| Exercise details |
Exactly reproduce the line containing "sample: Cortical neurons" and all later lines to the end of the entries, leaving the pictures out of your copy.
═════ Working data ═════
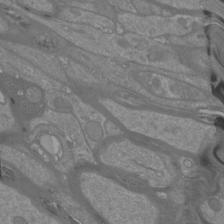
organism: Mouse
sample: Cortical neurons
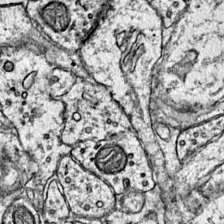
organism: Mouse
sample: Primary visual cortex
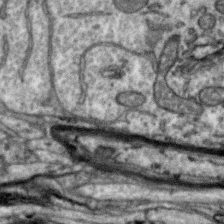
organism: Zebra finch
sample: Brain
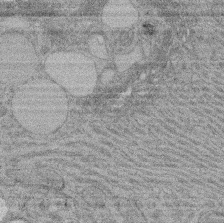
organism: Rat
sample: Salivary granule
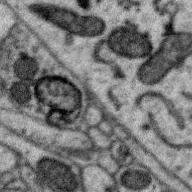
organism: Zebra finch
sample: Brain
═════
| Exercise response |
sample: Cortical neurons
organism: Mouse
sample: Primary visual cortex
organism: Zebra finch
sample: Brain
organism: Rat
sample: Salivary granule
organism: Zebra finch
sample: Brain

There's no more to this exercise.